Certains auteurs ont proposé d'autres distinctions :
-la dysfonction érectile circonstancielle ou
situationnelle : capacité érectile adéquate ou
incapacité érectile seulement dans un contexte
particulier,
-la dysfonction érectile
sélective : la capacité d'obtenir une érection
est liée à la présence de telle partenaire et impossible avec
telle autre,
-la dysfonction érectile permanente :
l'érection persiste indépendamment des circonstances et des
partenaires.
Epidémiologie
La prévalence des troubles de l'érection, tous stades confondus, a été estimée en France à près de 50% au-delà de 50 ans. Près de 20% des hommes de plus de 50 ans interrogés se déclarent non satisfaits de la qualité de leur érection.
(source : enquête Ipsos Santé pour les laboratoires Takeda)

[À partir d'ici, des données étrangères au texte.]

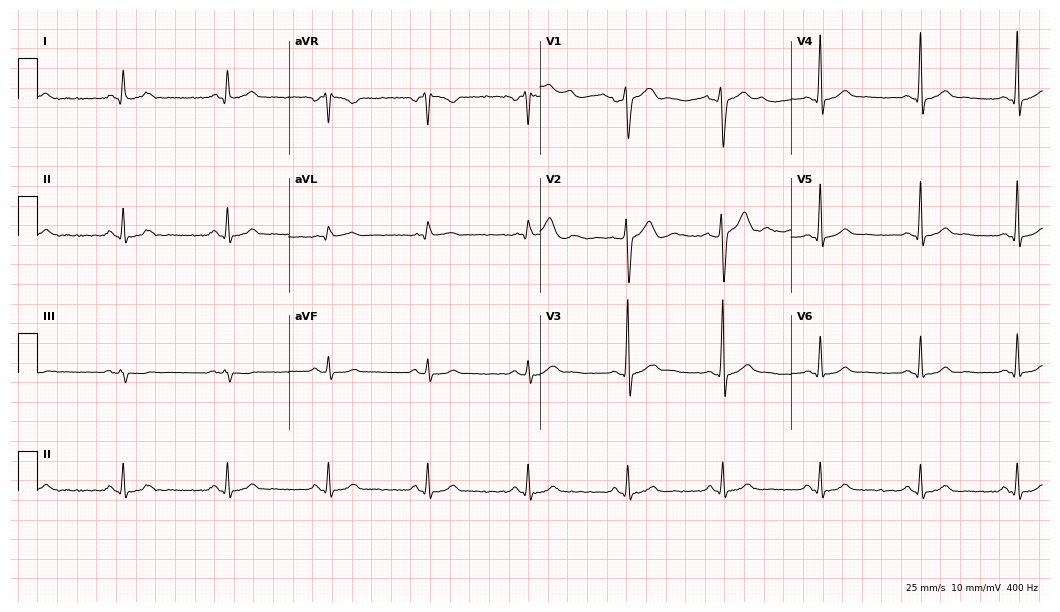
12-lead ECG from a 35-year-old male patient (10.2-second recording at 400 Hz). No first-degree AV block, right bundle branch block, left bundle branch block, sinus bradycardia, atrial fibrillation or sinus tachycardia recorded for this tracing.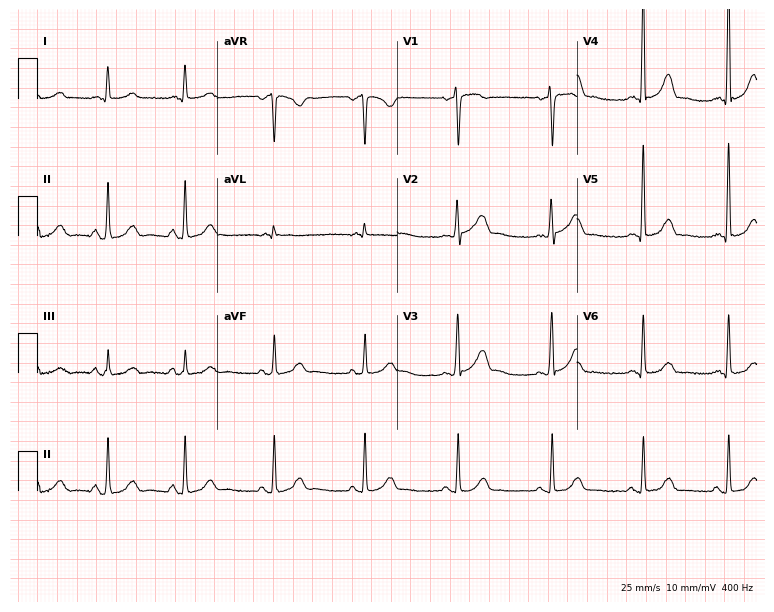
ECG (7.3-second recording at 400 Hz) — a female, 63 years old. Labelled as a normal ECG.

Les 23 et 24 novembre 2001, Ipsos Santé a réalisé une enquête
auprès de 940 personnes constituant un échantillon
représentatif de la population française âgée de plus de 18
ans.
Principaux résultats :
- 28 % des hommes interrogés déclarent avoir eu des troubles
de l'érection au moins de manière occasionnelle.
- 73 % des personnes interrogées ont une opinion très
positive puisqu'ils estiment qu'ils se traitent très
bien.
- 78 % estiment que ces traitements sont de nature à
améliorer la vie sexuelle de la population.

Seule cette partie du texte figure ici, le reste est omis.